» Work item: Because the images are not wanted, restate every line below word for word without them.

[Data in this exercise Boundary: Start]

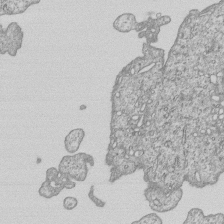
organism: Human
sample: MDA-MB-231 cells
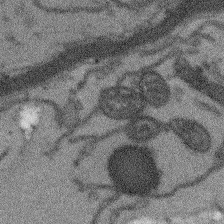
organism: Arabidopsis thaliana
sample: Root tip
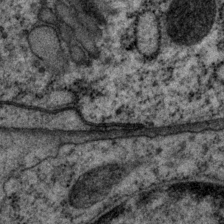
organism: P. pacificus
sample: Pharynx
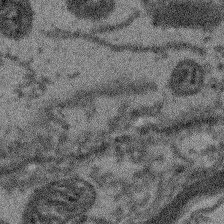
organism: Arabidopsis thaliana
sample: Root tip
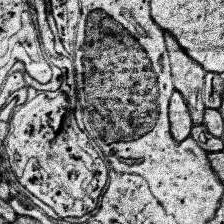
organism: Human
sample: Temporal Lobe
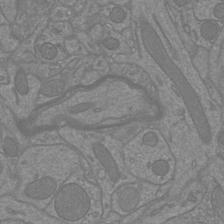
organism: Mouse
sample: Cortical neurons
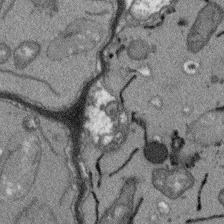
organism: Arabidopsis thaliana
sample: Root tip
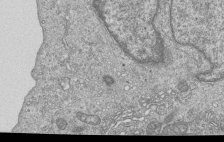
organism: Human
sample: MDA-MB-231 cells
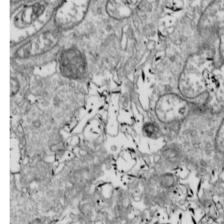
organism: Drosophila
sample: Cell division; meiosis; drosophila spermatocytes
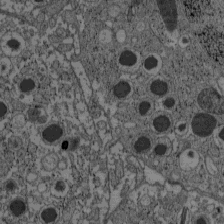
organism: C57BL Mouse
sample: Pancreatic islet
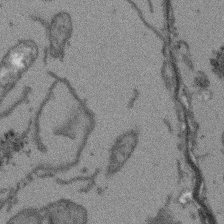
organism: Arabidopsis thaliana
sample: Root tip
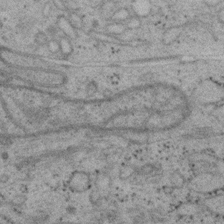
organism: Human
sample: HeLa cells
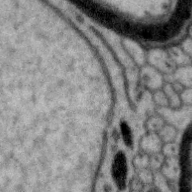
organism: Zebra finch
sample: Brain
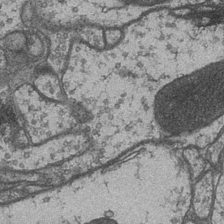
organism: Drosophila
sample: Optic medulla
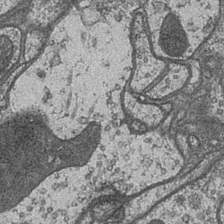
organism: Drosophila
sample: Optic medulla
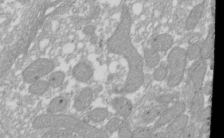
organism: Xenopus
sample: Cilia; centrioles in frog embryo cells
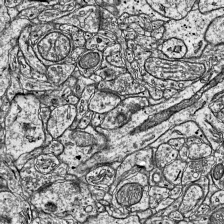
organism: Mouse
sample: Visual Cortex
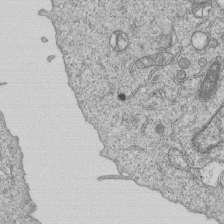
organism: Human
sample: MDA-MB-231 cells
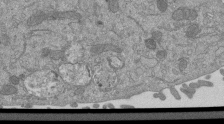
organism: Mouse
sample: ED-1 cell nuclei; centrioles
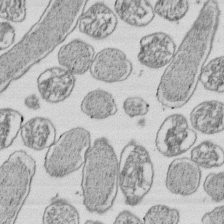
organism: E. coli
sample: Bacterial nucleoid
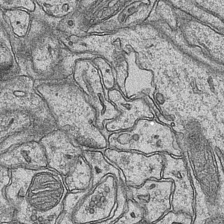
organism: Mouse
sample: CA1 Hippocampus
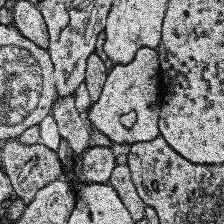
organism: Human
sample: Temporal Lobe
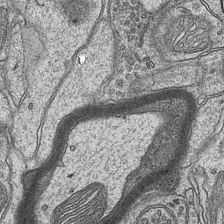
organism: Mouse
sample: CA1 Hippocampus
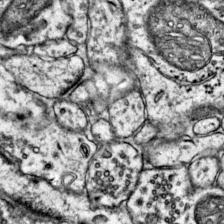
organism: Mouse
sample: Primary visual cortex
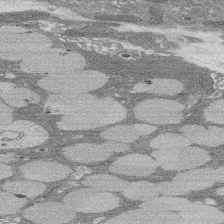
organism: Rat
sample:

[Data in this exercise Boundary: End]

» Result:
organism: Human
sample: MDA-MB-231 cells
organism: Arabidopsis thaliana
sample: Root tip
organism: P. pacificus
sample: Pharynx
organism: Arabidopsis thaliana
sample: Root tip
organism: Human
sample: Temporal Lobe
organism: Mouse
sample: Cortical neurons
organism: Arabidopsis thaliana
sample: Root tip
organism: Human
sample: MDA-MB-231 cells
organism: Drosophila
sample: Cell division; meiosis; drosophila spermatocytes
organism: C57BL Mouse
sample: Pancreatic islet
organism: Arabidopsis thaliana
sample: Root tip
organism: Human
sample: HeLa cells
organism: Zebra finch
sample: Brain
organism: Drosophila
sample: Optic medulla
organism: Drosophila
sample: Optic medulla
organism: Xenopus
sample: Cilia; centrioles in frog embryo cells
organism: Mouse
sample: Visual Cortex
organism: Human
sample: MDA-MB-231 cells
organism: Mouse
sample: ED-1 cell nuclei; centrioles
organism: E. coli
sample: Bacterial nucleoid
organism: Mouse
sample: CA1 Hippocampus
organism: Human
sample: Temporal Lobe
organism: Mouse
sample: CA1 Hippocampus
organism: Mouse
sample: Primary visual cortex
organism: Rat
sample:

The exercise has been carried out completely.